▸ WHAT TO DO: All pictures are to be dropped, and the remaining data set down exactly.

EXERCISE INPUTS START

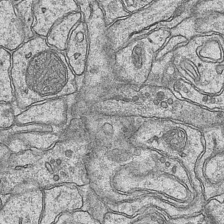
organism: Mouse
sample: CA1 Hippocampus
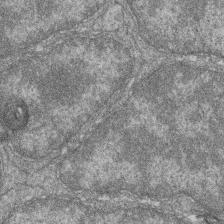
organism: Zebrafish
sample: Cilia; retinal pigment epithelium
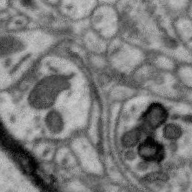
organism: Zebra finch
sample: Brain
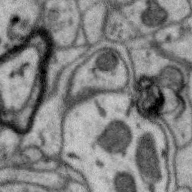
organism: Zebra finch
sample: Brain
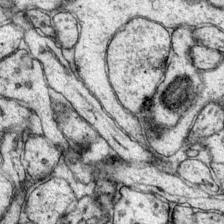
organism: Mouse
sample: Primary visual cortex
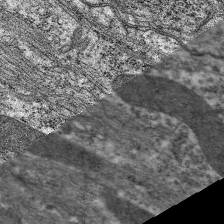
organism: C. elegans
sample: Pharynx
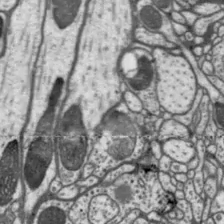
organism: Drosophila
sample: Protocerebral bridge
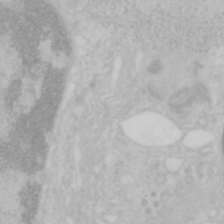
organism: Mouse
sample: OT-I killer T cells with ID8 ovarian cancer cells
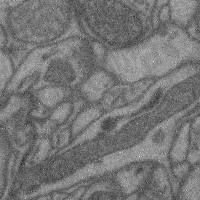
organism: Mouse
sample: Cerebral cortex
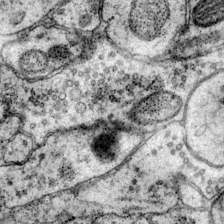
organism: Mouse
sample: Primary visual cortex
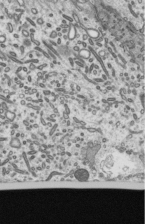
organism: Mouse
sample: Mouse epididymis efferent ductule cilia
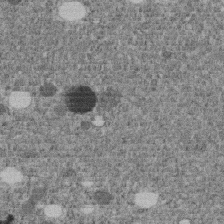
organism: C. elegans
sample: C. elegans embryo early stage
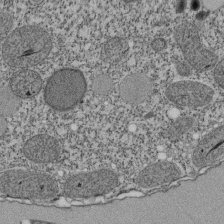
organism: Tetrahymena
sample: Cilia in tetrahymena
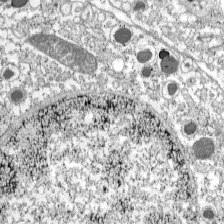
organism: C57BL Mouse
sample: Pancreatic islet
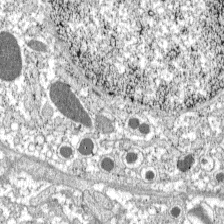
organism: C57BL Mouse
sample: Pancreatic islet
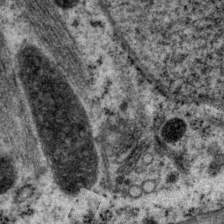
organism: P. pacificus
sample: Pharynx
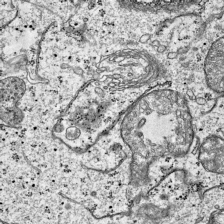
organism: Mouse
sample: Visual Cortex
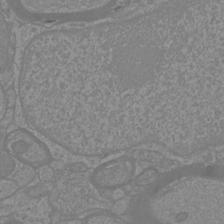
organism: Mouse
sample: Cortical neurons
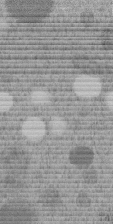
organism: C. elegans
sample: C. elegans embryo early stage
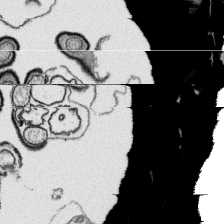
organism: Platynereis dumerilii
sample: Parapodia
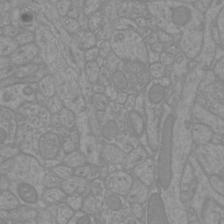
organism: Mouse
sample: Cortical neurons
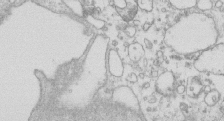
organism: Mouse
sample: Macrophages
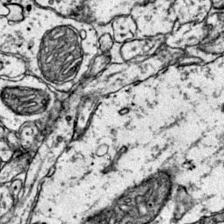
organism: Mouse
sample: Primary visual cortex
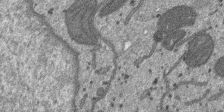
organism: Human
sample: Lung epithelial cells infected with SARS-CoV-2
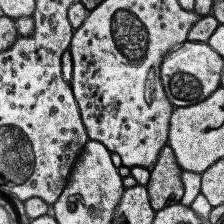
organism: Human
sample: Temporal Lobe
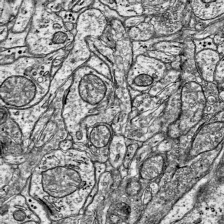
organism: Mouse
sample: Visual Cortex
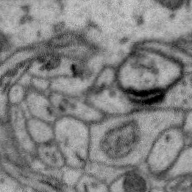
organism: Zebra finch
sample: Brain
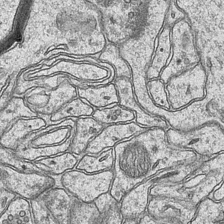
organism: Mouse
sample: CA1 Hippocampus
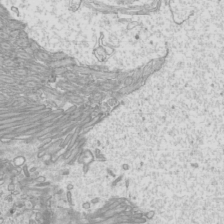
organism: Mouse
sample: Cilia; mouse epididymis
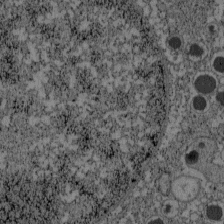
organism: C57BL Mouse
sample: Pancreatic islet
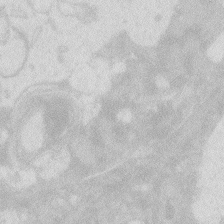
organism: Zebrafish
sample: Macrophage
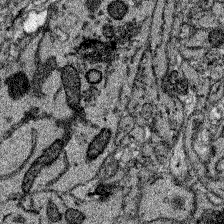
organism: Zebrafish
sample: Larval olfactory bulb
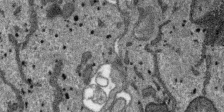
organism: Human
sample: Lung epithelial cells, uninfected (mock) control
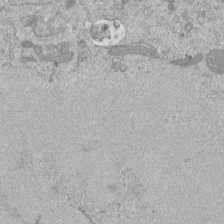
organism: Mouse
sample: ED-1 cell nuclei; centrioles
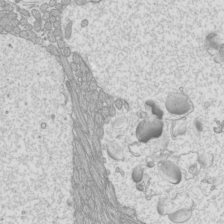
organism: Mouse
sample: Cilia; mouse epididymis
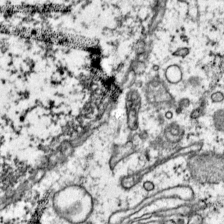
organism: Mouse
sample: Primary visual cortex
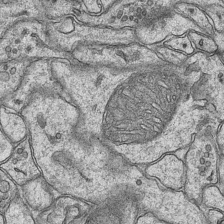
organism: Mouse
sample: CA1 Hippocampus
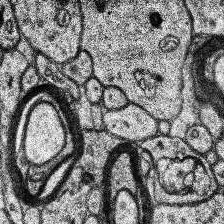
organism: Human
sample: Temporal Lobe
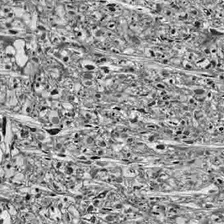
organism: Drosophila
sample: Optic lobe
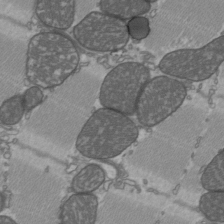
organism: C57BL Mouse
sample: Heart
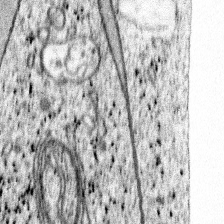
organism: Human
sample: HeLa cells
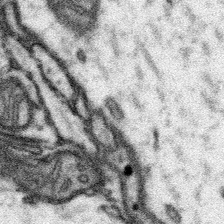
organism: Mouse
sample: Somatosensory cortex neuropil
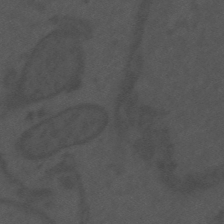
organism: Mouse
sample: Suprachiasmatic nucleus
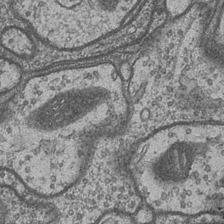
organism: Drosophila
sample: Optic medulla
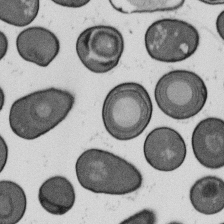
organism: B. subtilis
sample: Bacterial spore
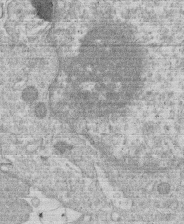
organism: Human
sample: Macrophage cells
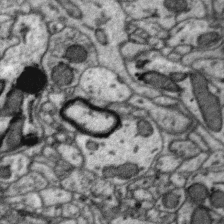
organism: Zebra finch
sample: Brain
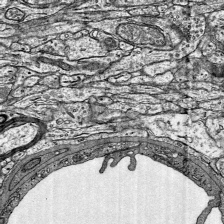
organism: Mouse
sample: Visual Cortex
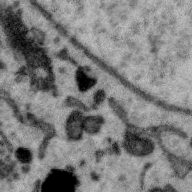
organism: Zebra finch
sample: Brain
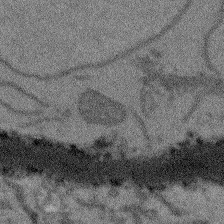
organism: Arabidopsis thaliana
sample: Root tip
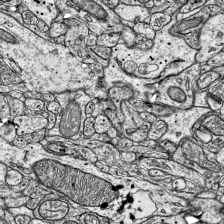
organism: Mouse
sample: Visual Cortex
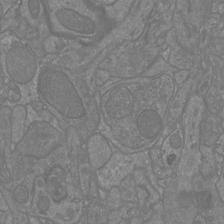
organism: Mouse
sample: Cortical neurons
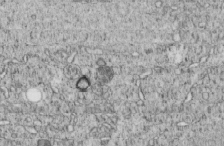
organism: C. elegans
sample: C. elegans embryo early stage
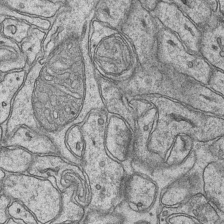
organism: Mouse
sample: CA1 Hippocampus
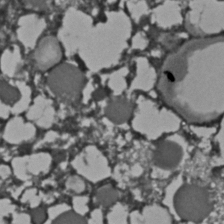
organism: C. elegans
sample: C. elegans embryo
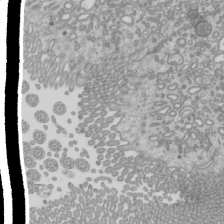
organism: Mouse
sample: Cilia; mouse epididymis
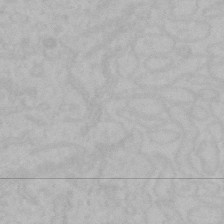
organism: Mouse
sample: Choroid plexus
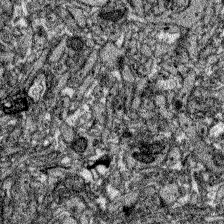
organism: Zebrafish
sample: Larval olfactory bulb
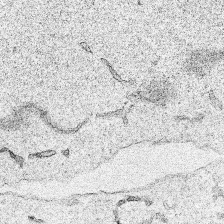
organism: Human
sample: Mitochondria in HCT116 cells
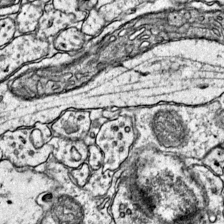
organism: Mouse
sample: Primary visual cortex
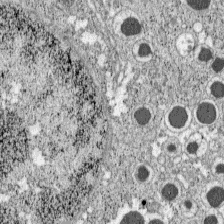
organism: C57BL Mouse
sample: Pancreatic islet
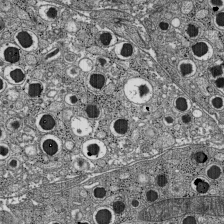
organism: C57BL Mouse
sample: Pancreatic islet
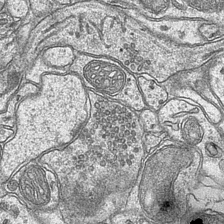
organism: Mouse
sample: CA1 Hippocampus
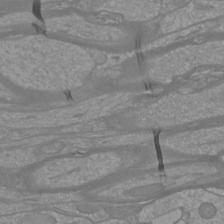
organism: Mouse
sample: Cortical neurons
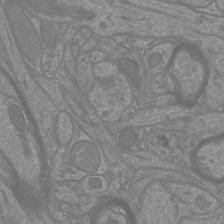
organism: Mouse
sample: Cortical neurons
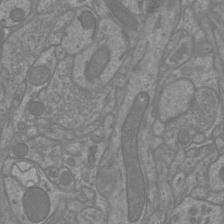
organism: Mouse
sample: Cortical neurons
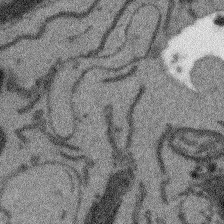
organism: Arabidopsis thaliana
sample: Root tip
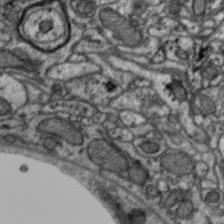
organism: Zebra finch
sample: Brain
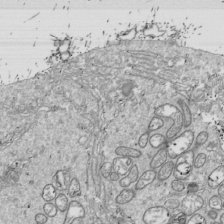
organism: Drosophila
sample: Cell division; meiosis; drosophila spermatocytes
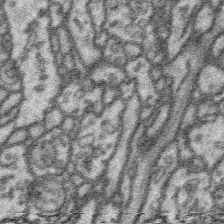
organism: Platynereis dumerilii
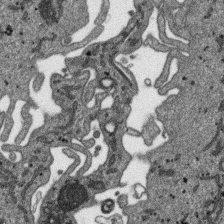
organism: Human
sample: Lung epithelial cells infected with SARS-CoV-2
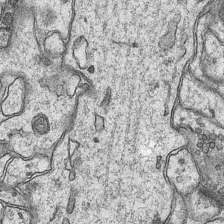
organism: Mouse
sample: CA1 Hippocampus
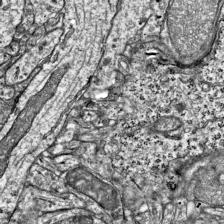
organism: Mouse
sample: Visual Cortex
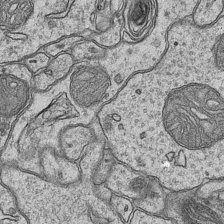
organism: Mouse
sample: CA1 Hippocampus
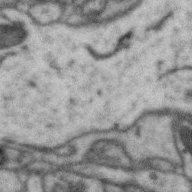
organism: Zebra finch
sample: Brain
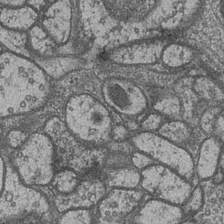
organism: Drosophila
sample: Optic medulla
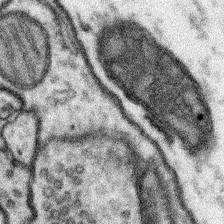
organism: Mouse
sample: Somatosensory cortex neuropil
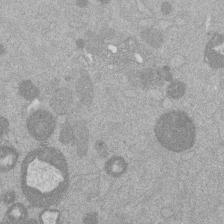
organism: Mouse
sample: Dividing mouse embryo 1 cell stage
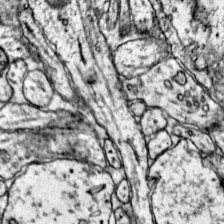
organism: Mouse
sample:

EXERCISE INPUTS END

▸ THE ANSWER:
organism: Mouse
sample: CA1 Hippocampus
organism: Zebrafish
sample: Cilia; retinal pigment epithelium
organism: Zebra finch
sample: Brain
organism: Zebra finch
sample: Brain
organism: Mouse
sample: Primary visual cortex
organism: C. elegans
sample: Pharynx
organism: Drosophila
sample: Protocerebral bridge
organism: Mouse
sample: OT-I killer T cells with ID8 ovarian cancer cells
organism: Mouse
sample: Cerebral cortex
organism: Mouse
sample: Primary visual cortex
organism: Mouse
sample: Mouse epididymis efferent ductule cilia
organism: C. elegans
sample: C. elegans embryo early stage
organism: Tetrahymena
sample: Cilia in tetrahymena
organism: C57BL Mouse
sample: Pancreatic islet
organism: C57BL Mouse
sample: Pancreatic islet
organism: P. pacificus
sample: Pharynx
organism: Mouse
sample: Visual Cortex
organism: Mouse
sample: Cortical neurons
organism: C. elegans
sample: C. elegans embryo early stage
organism: Platynereis dumerilii
sample: Parapodia
organism: Mouse
sample: Cortical neurons
organism: Mouse
sample: Macrophages
organism: Mouse
sample: Primary visual cortex
organism: Human
sample: Lung epithelial cells infected with SARS-CoV-2
organism: Human
sample: Temporal Lobe
organism: Mouse
sample: Visual Cortex
organism: Zebra finch
sample: Brain
organism: Mouse
sample: CA1 Hippocampus
organism: Mouse
sample: Cilia; mouse epididymis
organism: C57BL Mouse
sample: Pancreatic islet
organism: Zebrafish
sample: Macrophage
organism: Zebrafish
sample: Larval olfactory bulb
organism: Human
sample: Lung epithelial cells, uninfected (mock) control
organism: Mouse
sample: ED-1 cell nuclei; centrioles
organism: Mouse
sample: Cilia; mouse epididymis
organism: Mouse
sample: Primary visual cortex
organism: Mouse
sample: CA1 Hippocampus
organism: Human
sample: Temporal Lobe
organism: Drosophila
sample: Optic lobe
organism: C57BL Mouse
sample: Heart
organism: Human
sample: HeLa cells
organism: Mouse
sample: Somatosensory cortex neuropil
organism: Mouse
sample: Suprachiasmatic nucleus
organism: Drosophila
sample: Optic medulla
organism: B. subtilis
sample: Bacterial spore
organism: Human
sample: Macrophage cells
organism: Zebra finch
sample: Brain
organism: Mouse
sample: Visual Cortex
organism: Zebra finch
sample: Brain
organism: Arabidopsis thaliana
sample: Root tip
organism: Mouse
sample: Visual Cortex
organism: Mouse
sample: Cortical neurons
organism: C. elegans
sample: C. elegans embryo early stage
organism: Mouse
sample: CA1 Hippocampus
organism: C. elegans
sample: C. elegans embryo
organism: Mouse
sample: Cilia; mouse epididymis
organism: Mouse
sample: Choroid plexus
organism: Zebrafish
sample: Larval olfactory bulb
organism: Human
sample: Mitochondria in HCT116 cells
organism: Mouse
sample: Primary visual cortex
organism: C57BL Mouse
sample: Pancreatic islet
organism: C57BL Mouse
sample: Pancreatic islet
organism: Mouse
sample: CA1 Hippocampus
organism: Mouse
sample: Cortical neurons
organism: Mouse
sample: Cortical neurons
organism: Mouse
sample: Cortical neurons
organism: Arabidopsis thaliana
sample: Root tip
organism: Zebra finch
sample: Brain
organism: Drosophila
sample: Cell division; meiosis; drosophila spermatocytes
organism: Platynereis dumerilii
organism: Human
sample: Lung epithelial cells infected with SARS-CoV-2
organism: Mouse
sample: CA1 Hippocampus
organism: Mouse
sample: Visual Cortex
organism: Mouse
sample: CA1 Hippocampus
organism: Zebra finch
sample: Brain
organism: Drosophila
sample: Optic medulla
organism: Mouse
sample: Somatosensory cortex neuropil
organism: Mouse
sample: Dividing mouse embryo 1 cell stage
organism: Mouse
sample:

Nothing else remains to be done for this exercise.